I believe if you ever try this ,you will change your opinion


----------



## limbwalker (Sep 26, 2003)

TER said:


> Divorce.
> 
> Get your priorities straight.


Or, grow a pair...


----------



## x1440 (Jan 5, 2003)

One problem with the Safedraw is that the nicking point is about 1/8"-1/4" away from the string. I was worried that it would twist my limbs if I kept using it. I contacted Vibracheck and they said being off center would not twist the limbs but I didn't feel comfortable using them on my $650+ limbs.


----------



## Fury90flier (Jun 27, 2012)

chrstphr said:


> garage.
> 
> Chris


still part of the house


Divorce...grow a pair...typical of AT.


----------



## yurmes (Apr 2, 2013)

x1440 said:


> One problem with the Safedraw is that the nicking point is about 1/8"-1/4" away from the string. I was worried that it would twist my limbs if I kept using it. I contacted Vibracheck and they said being off center would not twist the limbs but I didn't feel comfortable using them on my $650+ limbs.
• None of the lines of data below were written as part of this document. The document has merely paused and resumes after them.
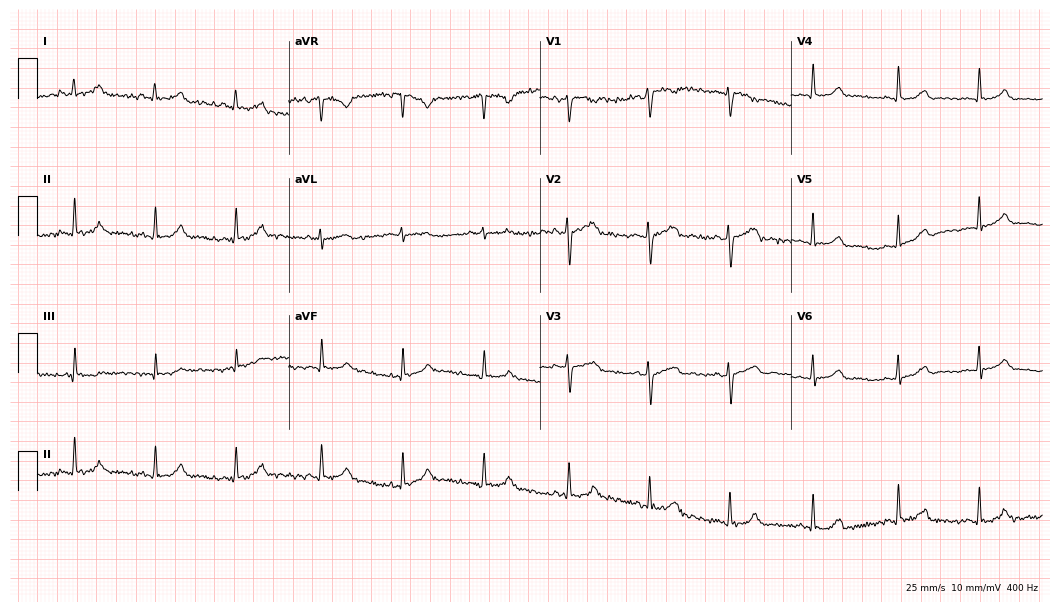
ECG (10.2-second recording at 400 Hz) — a female patient, 27 years old. Screened for six findings — first-degree AV block, right bundle branch block, left bundle branch block, sinus bradycardia, atrial fibrillation, sinus tachycardia — none is recorded. Other findings, if any, are not listed.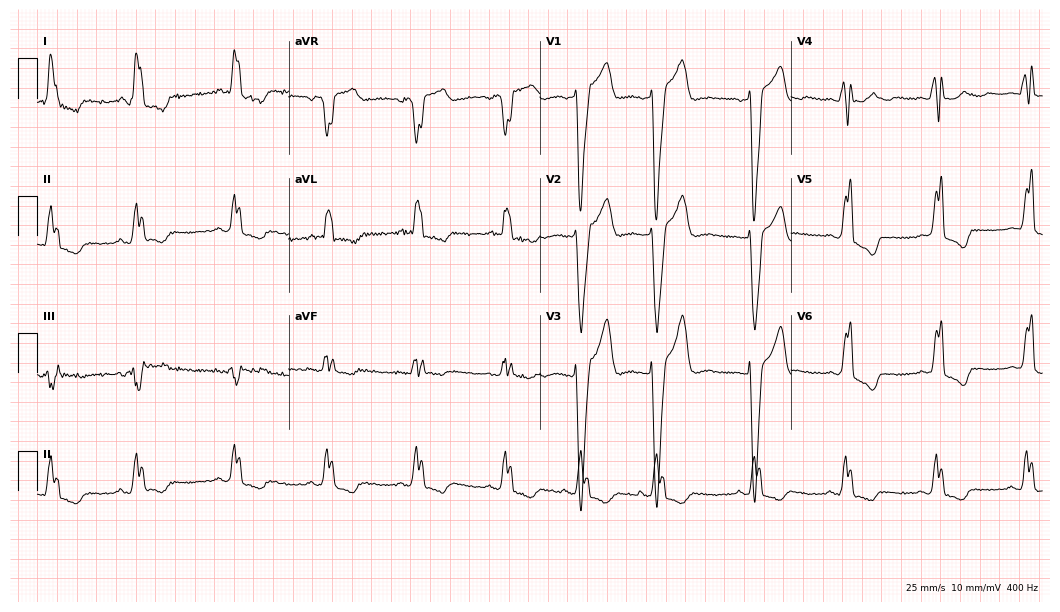
ECG — a 58-year-old female. Findings include left bundle branch block.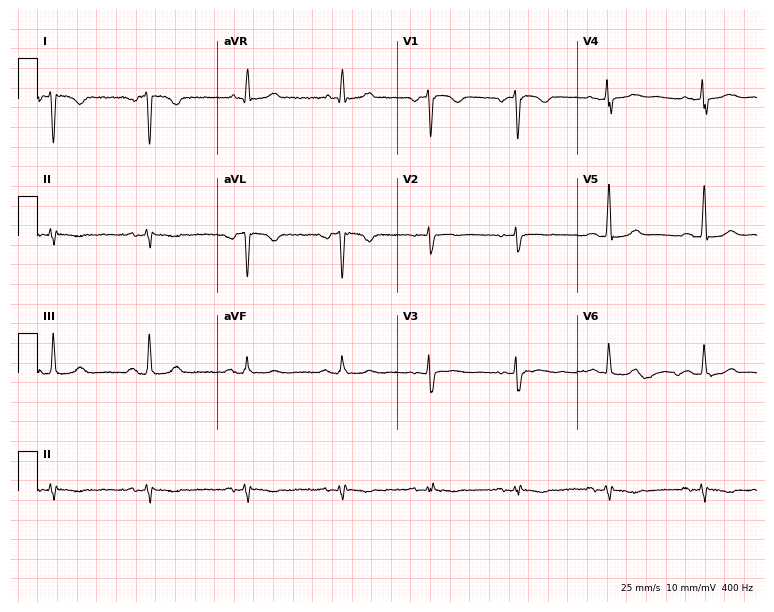
12-lead ECG from a female patient, 55 years old. No first-degree AV block, right bundle branch block, left bundle branch block, sinus bradycardia, atrial fibrillation or sinus tachycardia recorded for this tracing.

good point, I had the same issue first day when attached holder to the second hole , but then I removed arrow rest and attached to hole close to me, since that it's stays on center .


----------



## midwayarcherywi (Sep 24, 2006)

I am in full agreement that this device is not the preferred way for an Olympic recurve shooter to practice. A bag target at 5 feet is much better. You can work through your shot cycle and employ the clicker. It is an interesting gadget, but not an effective tool.


----------



## chrstphr (Nov 23, 2005)

i agree, if you can shoot with that thing on, better to shoot with clicker and shot feel as it will be into a bag.


Chris


----------



## c365 (May 15, 2013)

The problem I see with that device is you don't have the complete cycle, the feel from loading the arrow and setup through letting the arrow off, you don't get any feedback. You could practice with it for months and when you get on the line in real time, discover many things are different in actually shooting. I suppose you could really fudge the release and it won't be apparent with the device. May be good for working on increasing your draw weight though.


----------



## StudentOfTheBow (Jun 17, 2014)

chrstphr said:


> no way, my wife gives me X10 arrows for Christmas
> 
> She's a keeper.
> 
> ...


Yeah, she is!!


----------



## StudentOfTheBow (Jun 17, 2014)

I see a lot of problems with this device. In addition to all the issues already mentioned, it also looks like it would be very hard on your bowstring. The device is attached to the string, but does not leave the string like a real arrow does. So, in the space of a split second, your bowstring has to accelerate this thing to it's full speed, then decelerate it to a dead stop ... all so quickly you can't actually see it happen.

I'm not expert on bowstrings, but it doesn't seem like it would be good for the string.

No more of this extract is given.